Some of the effects on brain rhythms and complexity were still present one month after treatment, suggesting that ibogaine may lead to lasting changes in how the brain organizes its activity at rest.
Several of the observed changes in EEG measures were tied to clinical improvements. For example, participants who showed greater increases in the theta/beta ratio also demonstrated larger gains in cognitive inhibition, a form of executive control. Similarly, those with more pronounced decreases in peak alpha frequency experienced greater reductions in post-traumatic stress symptoms, particularly in the arousal and reactivity domain.
“A single treatment led to large and lasting improvements in symptoms like PTSD, anxiety, and difficulties with thinking,” Lissemore told PsyPost. “Brain recordings (EEG) showed that these improvements were accompanied by changes in brain activity – ibogaine shifted brain activity toward slower, calmer rhythms and made brain signals more predictable.

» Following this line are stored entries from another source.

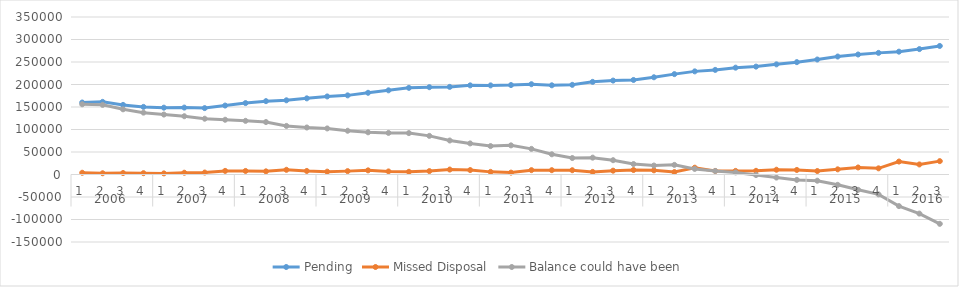
| Category | Pending | Missed Disposal | Balance could have been |
|---|---|---|---|
| 0 | 159976 | 3868.129 | 156107.871 |
| 1 | 161396 | 2745.312 | 154782.558 |
| 2 | 154692 | 3236.618 | 144841.941 |
| 3 | 150263 | 2938.235 | 137473.706 |
| 4 | 148512 | 2496.471 | 133226.235 |
| 5 | 148712 | 3939.355 | 129486.88 |
| 6 | 147537 | 4330.581 | 123981.299 |
| 7 | 153247 | 8014.833 | 121676.466 |
| 8 | 158692 | 7875.5 | 119245.966 |
| 9 | 163002 | 7002.069 | 116553.897 |
| 10 | 164863 | 10465.833 | 107949.064 |
| 11 | 169214 | 7857.133 | 104442.93 |
| 12 | 173454 | 6336.581 | 102346.35 |
| 13 | 175846 | 7499.933 | 97238.417 |
| 14 | 181585 | 9213.103 | 93764.313 |
| 15 | 187050 | 6823.375 | 92405.938 |
| 16 | 192574 | 5964.875 | 91965.063 |
| 17 | 194000 | 7526.75 | 85864.313 |
| 18 | 194691 | 11009.032 | 75546.281 |
| 19 | 198084 | 9869.226 | 69070.055 |
| 20 | 198027 | 5842.378 | 63170.677 |
| 21 | 198757 | 4195.028 | 64748.649 |
| 22 | 200634 | 9695.03 | 56930.619 |
| 23 | 198214 | 9612.969 | 44897.65 |
| 24 | 199229 | 9520.531 | 36592.119 |
| 25 | 205868 | 5774.545 | 37456.573 |
| 26 | 208700 | 8503.273 | 31785.3 |
| 27 | 210101 | 9967.312 | 23218.988 |
| 28 | 216068 | 9285.517 | 19900.471 |
| 29 | 223067 | 5476.848 | 21422.622 |
| 30 | 229176 | 15116.16 | 12415.462 |
| 31 | 232459 | 7840.588 | 7857.874 |
| 32 | 237413 | 7984.485 | 4647.389 |
| 33 | 239745 | 8179.548 | -1200.159 |
| 34 | 244762 | 10604.903 | -6788.063 |
| 35 | 249701 | 10114.839 | -11963.901 |
| 36 | 255525 | 7674.483 | -13814.384 |
| 37 | 262148 | 11478.296 | -22960.68 |
| 38 | 266681 | 15642.815 | -34070.495 |
| 39 | 270272 | 13700.25 | -44179.745 |
| 40 | 272971 | 28775.52 | -70256.265 |
| 41 | 278695 | 22338.72 | -86870.985 |
| 42 | 285663 | 29724.261 | -109627.246 |

These changes suggest that ibogaine may help the brain move into a more stable state that is potentially less reactive to stress – something especially important for recovery from TBI and PTSD.”
At baseline, individuals with lower peak alpha frequency and lower neural complexity were more likely to benefit from treatment. These findings suggest that EEG patterns recorded before treatment might help predict who is most likely to respond to ibogaine.
The authors note that slower brain rhythms, especially in the theta range, have been linked in previous studies to neuroplasticity and long-term learning. It is possible that the observed increase in theta power after ibogaine reflects a brain state more conducive to change, especially in people recovering from trauma.
“Clinically, the extent of improvement in symptoms after ibogaine treatment was surprising,” Lissemore said. “Neurobiologically, the changes in brain function that we saw after a single treatment with ibogaine were a lot like the changes we see in the brain after long-term meditation practice.”
Although the results are promising, it is important to note that the study was not a randomized controlled trial. All participants received the same treatment, and there was no placebo group for comparison. This makes it difficult to rule out the influence of expectancy, coaching, or other factors unrelated to the pharmacological effects of ibogaine. The sample was also highly specific—male Special Operations veterans with high TBI exposure—and may not generalize to broader clinical populations. Still, the magnitude and persistence of the observed brain and behavioral changes provide a strong rationale for follow-up trials using more rigorous designs.
“The results need to be confirmed in larger, controlled trials,” Lissemore said. “That said, this is the first study to show how ibogaine affects brain activity in humans, and it provides an important first step toward developing magnesium-ibogaine as a potential treatment for veterans with traumatic brain injury.”
“While not yet ready for routine use, these findings offer a potential new path forward for treating complex post-TBI symptoms in veterans, particularly when other therapies have failed. The results may encourage federal physicians to support further research and consider enrollment of patients into future clinical trials.”
“Ibogaine is a powerful compound that should not be used outside of medically supervised settings,” Lissemore added. “Clinicians should view these findings as promising early evidence that a therapeutic shift in brain state may be achievable in a single ibogaine session, but further research and regulatory steps are needed before clinical use.”
The study, “Magnesium–ibogaine therapy effects on cortical oscillations and neural complexity in veterans with traumatic brain injury,” was authored by Jennifer I. Lissemore, Anna Chaiken, Kirsten N. Cherian, Derrick Buchanan, Flint Espil, Jackob N. Keynan, Malvika Sridhar, Camarin E. Rolle, Manish Saggar, Corey J. Keller, and Nolan R. Williams.